In making yeast-powders, allow twice as much carbonate of soda as of tartaric acid. For instance, a level tea-spoonful of soda to a level salt-spoonful of the tartaric acid. Put up the two articles, separately folded in papers of different colours; the former in blue paper, the latter in white.

AN APPLE PANDOWDY.—

Make a good plain paste. Pare, core, and slice half a dozen or more fine large juicy apples, and strew among them sufficient brown sugar to make them very sweet; adding some cloves, cinnamon, or lemon-peel. Have ready a pint of sour milk. Butter a deep tin baking-pan, and put in the apples with the sugar and spice. Then, having dissolved, in a little lukewarm water, a small tea-spoonful of soda, stir it into the milk, the acid of which it will immediately remove. Pour the milk, foaming, upon the apples, and immediately put a lid or cover of paste over the top, in the manner of a pie. This crust should be rolled out rather thick. Notch the edge all round, having made it fit closely. Set it into a hot oven, and bake it an hour. Eat it warm, with sugar.

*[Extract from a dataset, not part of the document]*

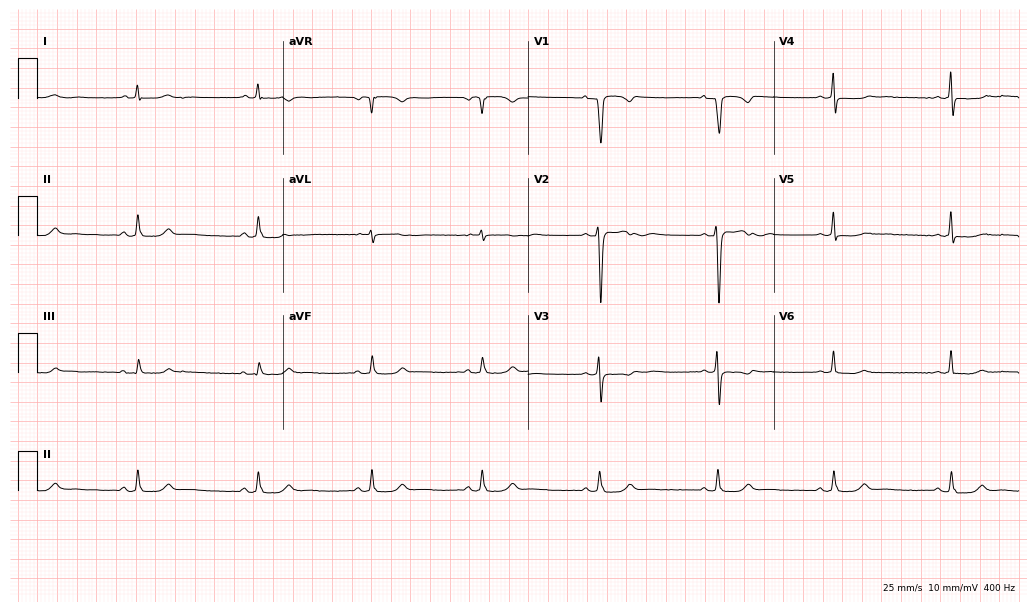
Standard 12-lead ECG recorded from a 51-year-old female patient. None of these six findings is recorded: first-degree AV block, right bundle branch block (RBBB), left bundle branch block (LBBB), sinus bradycardia, atrial fibrillation (AF), sinus tachycardia. Only these six findings were labelled.

HONEY PASTE (for the HANDS.)—

Take half a pound of strained honey, half a pound of white wax, and half a pound of fresh lard. Cut up the wax very small, put it into a porcelain-lined saucepan, and set it over the fire till it is quite melted. Then add alternately the honey and the lard; stirring them all well together. Let them boil moderately, till they become a thick paste, about the consistence of simple cerate, or of lip salve. Then remove the saucepan from the fire, and stir into the mixture some rose-perfume, or carnation, or violet—no other. Transfer the paste, while warm, to gallicups with covers; and paste a slip of white paper round each cover.

For keeping the hands white and soft, and preventing their chapping, there is nothing superior to this paste; rubbing on a little of it, after dipping your hands lightly in water.

GLYCERINE.—

This is an excellent and very convenient preparation for the hands. Buy a bottle of it at one of the best druggists, and keep it well corked. After washing your hands with palm or castile soap, empty the basin, and pour in a little fresh water, to which add a few drops of glycerine. Finish your hands with this, rubbing it in hard. It will render them very soft and smooth, and prevent chapping. Try it, by all means.